Method for Preparing Transformed Host Cells
The invention is also directed to a method of producing transformed host cells which comprise, in a 5′ to 3′ orientation, a promoter operably linked to a heterologous -structural nucleic acid sequence. Other sequences may also be introduced into the host cell along with the promoter and structural nucleic acid sequence. These other sequences may include 3′ transcriptional terminators, 3′ polyadenylation signals, other untranslated sequences, transit or targeting sequences, selectable markers, enhancers, and operators.
Preferred recombinant vectors, structural nucleic acid sequences, promoters, and other regulatory elements are described above.
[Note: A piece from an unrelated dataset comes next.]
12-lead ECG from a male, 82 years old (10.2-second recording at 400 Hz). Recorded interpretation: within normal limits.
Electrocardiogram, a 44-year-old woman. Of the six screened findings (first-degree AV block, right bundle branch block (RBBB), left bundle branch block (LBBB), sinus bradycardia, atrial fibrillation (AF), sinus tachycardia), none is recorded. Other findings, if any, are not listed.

The promoter preferably has a nucleic acid sequence that hybridizes under stringent conditions with SEQ ID NO: 1, or the complement thereof; or is at least 94% identical to SEQ ID NO: 1. In another embodiment, the promoter preferably has a nucleic acid sequence that hybridizes under stringent conditions with SEQ ID NO: 2, or the complement thereof; or is at least 94% identical to SEQ ID NO: 2. In another embodiment, the promoter preferably has a nucleic acid sequence that hybridizes under stringent conditions with SEQ ID NO: 14, or the complement thereof; or is at least 94% identical to SEQ ID NO: 14.
The method generally comprises the steps of selecting a suitable host cell, transforming the host cell with a recombinant vector, and obtaining the transformed host cell.
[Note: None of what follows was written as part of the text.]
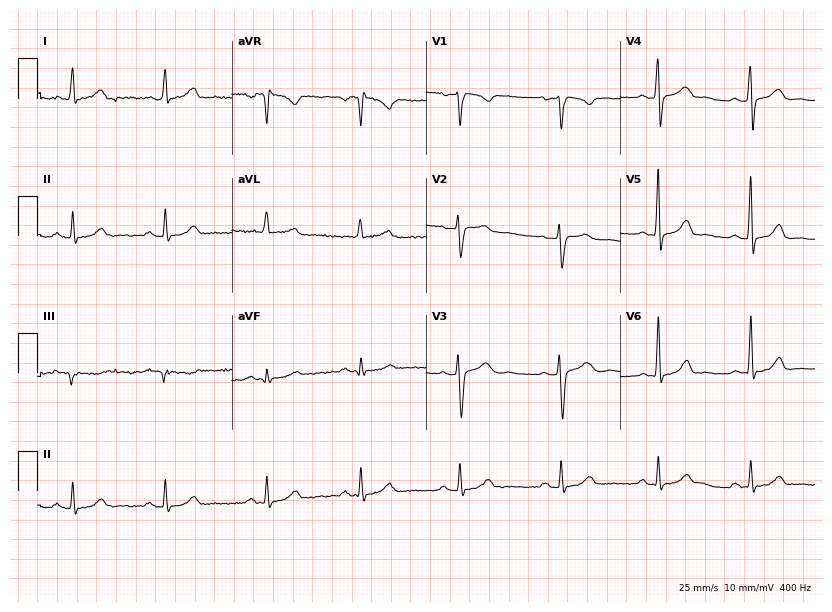
Resting 12-lead electrocardiogram (7.9-second recording at 400 Hz). Patient: a female, 38 years old. Read as a normal ECG.

There are many methods for introducing nucleic acids into host cells. Suitable methods include bacterial infection (e.g. Agrobacterium), binary bacterial artificial chromosome vectors, direct delivery of DNA (e.g. via PEG-mediated transformation, desiccation/inhibition-mediated DNA uptake, electroporation, agitation with silicon carbide fibers, and acceleration of DNA coated particles, etc. (reviewed in Potrykus, et al., 1991).
Technology for introduction of DNA into cells is well known to those of skill in the art. These methods can generally be classified into four categories: (1) chemical methods (Graham and van der Eb, 1973; Zatloukal et al., 1992); (2) physical methods such as microinjection (Capecchi, 1980), electroporation (Wong and Neumann, 1982; Fromm et al., 1985; U.S. Pat. No. 5,384,253) and particle acceleration (Johnston and Tang, 1994; Fynan et al., 1993); (3) viral vectors (Clapp, 1993; Lu et al., 1993; Eglitis and Anderson, 1988); and (4) receptor-mediated mechanisms (Curiel et al., 1992; Wagner et al., 1992). Alternatively, nucleic acids can be directly introduced into pollen by directly injecting a plant's reproductive organs (Zhou et al., 1983; Hess, 1987; Luo et al., 1988; Pena et al., 1987). The nucleic acids may also be injected into immature embryos (Neuhaus et al., 1987).
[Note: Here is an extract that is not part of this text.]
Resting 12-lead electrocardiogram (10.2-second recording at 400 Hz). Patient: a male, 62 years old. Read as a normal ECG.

The recombinant vector used to transform the host cell typically comprises, in a 5′ to 3′ orientation: a promoter to direct the transcription of a structural nucleic acid sequence, a structural nucleic acid sequence, a 3′ transcriptional terminator, and a 3′ polyadenylation signal. The recombinant vector may further comprise untranslated nucleic acid sequences, transit and targeting nucleic acid sequences, selectable markers, enhancers, or operators.
Suitable recombinant vectors, structural nucleic acid sequences, promoters, and other regulatory elements are described above.
The transformed host cell may generally be any cell which is compatible with the present invention. The transformed host cell preferably is prokaryotic, more preferably is a bacterial cell, even more preferably is an Agrobacterium, Arthrobacter, Azospyrillum, Clavibacter, Escherichia, Pseudomonas, Rhizobacterium cell, and most preferably is an Escherichia coli cell. Alternatively, the transformed host cell preferably is eukaryotic, more preferably is a plant, yeast, or fungal cell, and most preferably is an alfalfa, banana, barley, bean, cabbage, carrot, castorbean, celery, clover, coconut, corn, cotton, cucumber, linseed, melon, olive, palm, parsnip, pea, peanut, pepper, potato, radish, rapeseed, rice, soybean, spinach, sunflower, tobacco, tomato, or wheat plant cell. The transformed host cell is more preferably a canola, maize, or soybean cell; and most preferably a soybean cell. The soybean cell is preferably an elite soybean cell (described above).
Method for Preparing Transgenic Plants
The invention is further directed to a method for preparing transgenic plants comprising, in a 5′ to 3′ direction, a promoter operably linked to a heterologous structural nucleic acid sequence. Other structural nucleic acid sequences may also be introduced into the plant along with the promoter and structural nucleic acid sequence. These other structural nucleic acid sequences may include 3′ transcriptional terminators, 3′ polyadenylation signals, other untranslated nucleic acid sequences, transit or targeting sequences, selectable markers, enhancers, and operators.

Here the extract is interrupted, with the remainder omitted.